Великим постом 1550 года, в ночь с 5 на 6 марта, на память 42-х мучеников Аморейских, на монастырь преподобного Адриана Пошехонского напали крестьяне села Белого, вооруженные мечами, копьями, луками, стрелами и рогатинами. Во главе разбойников был священник местной церкви, имевший страшное прозвище — Косарь (так называли большой нож, использовавшийся для резки лука). В Житии сказано, что неправедным путем захотел он себе собрать богатство: по его подсказке белосельцы крали в дальних деревнях скот и разное имущество, а потом перепродавали его в других местах. На подмогу белосельцам пришли жители окрестных селений, разбойники выставили караулы у стен обители и у конюшни, чтобы никто не смог послать за помощью.

Увидев вооруженных людей в своем монастыре, преподобный спрятался под дровяником. Но разбойники нашли его там и, накинув веревку на шею, повели в келью. Здесь они прижигали тело преподобного огнем, наносили ножевые раны, спрашивая: «Где животы ваши и статки (имущество. — Е. Р.)?» Игумен Адриан отвечал им: «Животы наши у Всемилостивого Спаса на небесах и статки наши на земле. Ослабьте мне немного веревку, и отдам их в ваши руки». Мучители развязали веревку, и преподобный, достав сосуд с деньгами (корчажец), отдал им 40 рублей со словами: «Нашими статками и этим серебром мы с братией хотели построить большую церковь во имя Пречистой Богородицы». Разбойники, глумясь над ним, сказали: «Мы тебе ее сами сейчас создадим». На что игумен Адриан грустно заметил: «Горька мне ваша церковь и тошно созидание (творение) ваше».

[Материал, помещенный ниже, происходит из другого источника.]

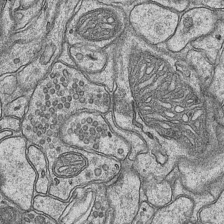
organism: Mouse
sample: CA1 Hippocampus
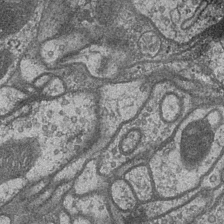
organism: Drosophila
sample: Optic medulla
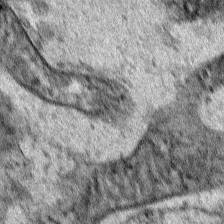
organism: Human
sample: Mitochondria in HCT116 cells
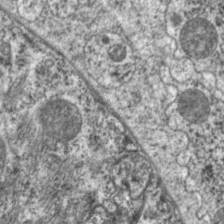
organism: C. elegans
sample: Pharynx
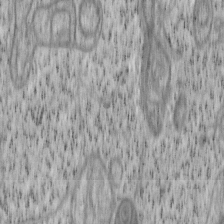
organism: Human
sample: HeLa cells
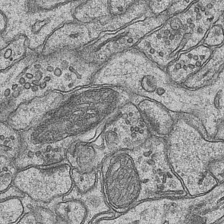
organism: Mouse
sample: CA1 Hippocampus
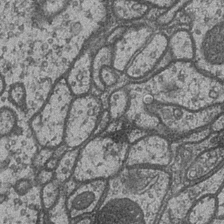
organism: Drosophila
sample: Optic medulla
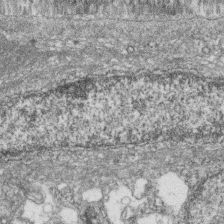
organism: Zebrafish
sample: Cilia; retinal pigment epithelium
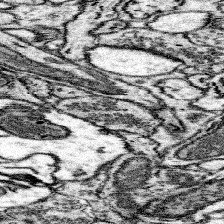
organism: Mouse
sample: Somatosensory cortex neuropil
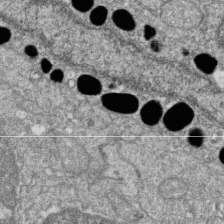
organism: Zebrafish
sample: Cilia; retinal pigment epithelium
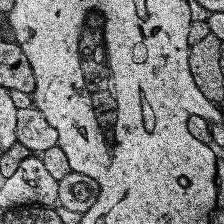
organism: Human
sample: Temporal Lobe
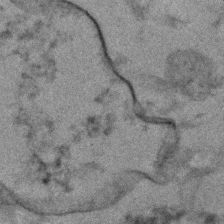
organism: Human
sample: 1205lu cells
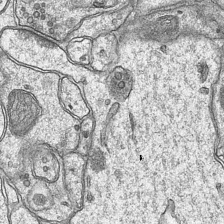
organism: Mouse
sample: CA1 Hippocampus
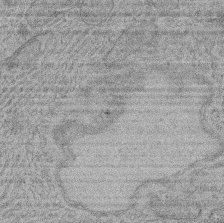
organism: Rat
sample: Salivary granule
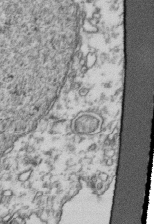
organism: Human
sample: Activated Jurkat CD4+ T cells
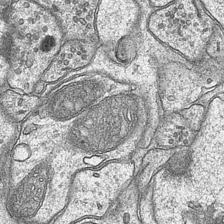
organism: Mouse
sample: CA1 Hippocampus
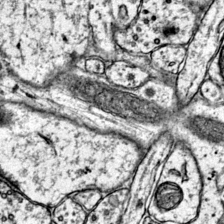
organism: Mouse
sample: Primary visual cortex
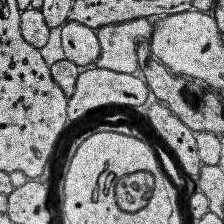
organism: Human
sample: Temporal Lobe
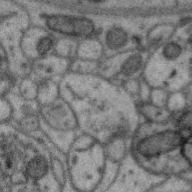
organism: Zebra finch
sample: Brain
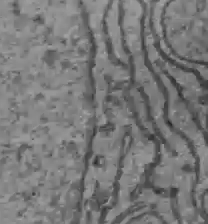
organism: C57BL Mouse
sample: Liver
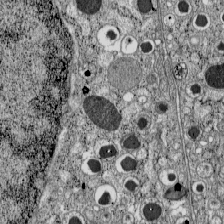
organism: C57BL Mouse
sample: Pancreatic islet
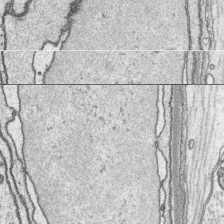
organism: Platynereis dumerilii
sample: Parapodia
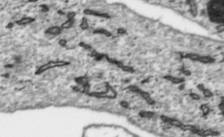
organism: Toxoplasma gondii
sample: Parasites in a vacuole inside a host cell
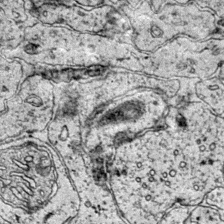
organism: Mouse
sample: Primary visual cortex

Преподобный попросил отпустить его в Корнилиево-Комельский монастырь, где был пострижен: «Это серебро — ваше, жизнь моя — в ваших руках, статки наши — не у меня в келье. Отпустите меня, Бога ради, братия, в Корнилиев монастырь монашествовать, больше я сюда уже не вернусь и спасу свою душу там, у отца своего Корнилия (преподобного Корнилия Комельского. — Е. Р.)». Но мучители не вняли мольбам старца и, продолжая глумиться, ответили: «Мы сами воздадим тебе шлем спасения (так образно называли монашеский куколь. — Е. Р.) и пошлем тебя к Царю Небесному[24]. Снова накинув ему на шею петлю, они повели игумена из кельи. По дороге преподобный все время молился. Разбойники привязали его к полозьям саней, они двинулись. Так погиб преподобномученик Адриан Пошехонский.

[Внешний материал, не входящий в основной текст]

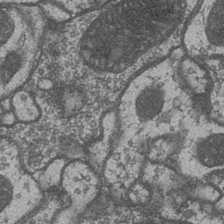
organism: Drosophila
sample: Optic medulla
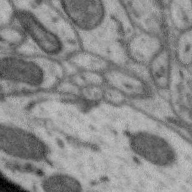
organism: Zebra finch
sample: Brain
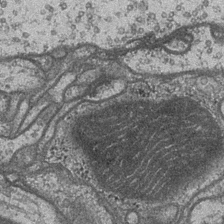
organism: Drosophila
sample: Optic medulla
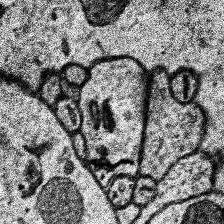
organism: Human
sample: Temporal Lobe
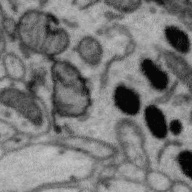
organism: Zebra finch
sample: Brain
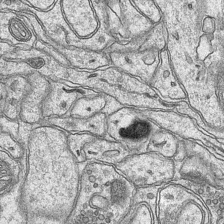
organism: Mouse
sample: CA1 Hippocampus
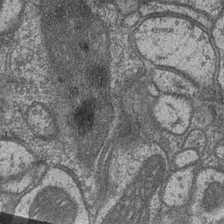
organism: Drosophila
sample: Optic medulla
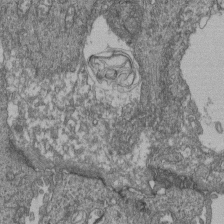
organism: Human
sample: Retinal organoid Rod and Cone cells
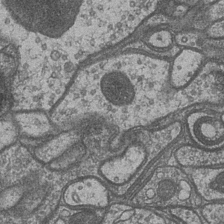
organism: Drosophila
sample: Optic medulla
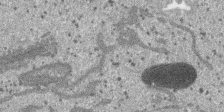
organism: Human
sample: Lung epithelial cells infected with SARS-CoV-2
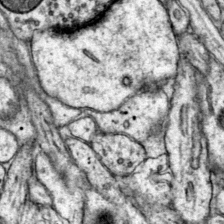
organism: Mouse
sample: Primary visual cortex
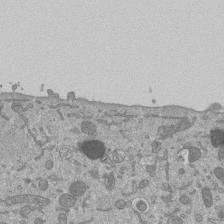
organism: Mouse
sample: ED-1 cell nuclei; centrioles

Помимо простой жажды наживы в репликах и поступках белосельцев слышится такая ненависть, какой силам зла свойственно ненавидеть святое. Уходя в одиночку в глухие леса, подвижники были готовы к такому поединку. Каждый из них помнил слова Спасителя: «И будете ненавидимы всеми за имя Мое; претерпевший же до конца спасется» (Мф. 10: 22).

После убийства игумена в монастыре начался погром. Разбойники связали и бросили в подполье всех монастырских слуг, а сами побежали к церкви. Выломав замок, они ворвались в храм и прямо через Царские врата — в алтарь. Здесь молились трое учеников преподобного, их силой вытащили в трапезную, связали, били так, что трещали кости, а старца Давида забили насмерть. Из церкви и монастыря забрали всё, что можно было увезти: мед, воск, книги, масло, сосуды, ларцы с монашеским платьем и другим имуществом, из конюшни увели коней и забрали возы. Один из разбойников тайно от других похитил ларец игумена, думая, что там хранились монастырские сокровища. Вскрыв его, разбойник увидел множество икон, «вапов» (красок) и кистей. Он не знал, что игумен Адриан был искусным иконописцем.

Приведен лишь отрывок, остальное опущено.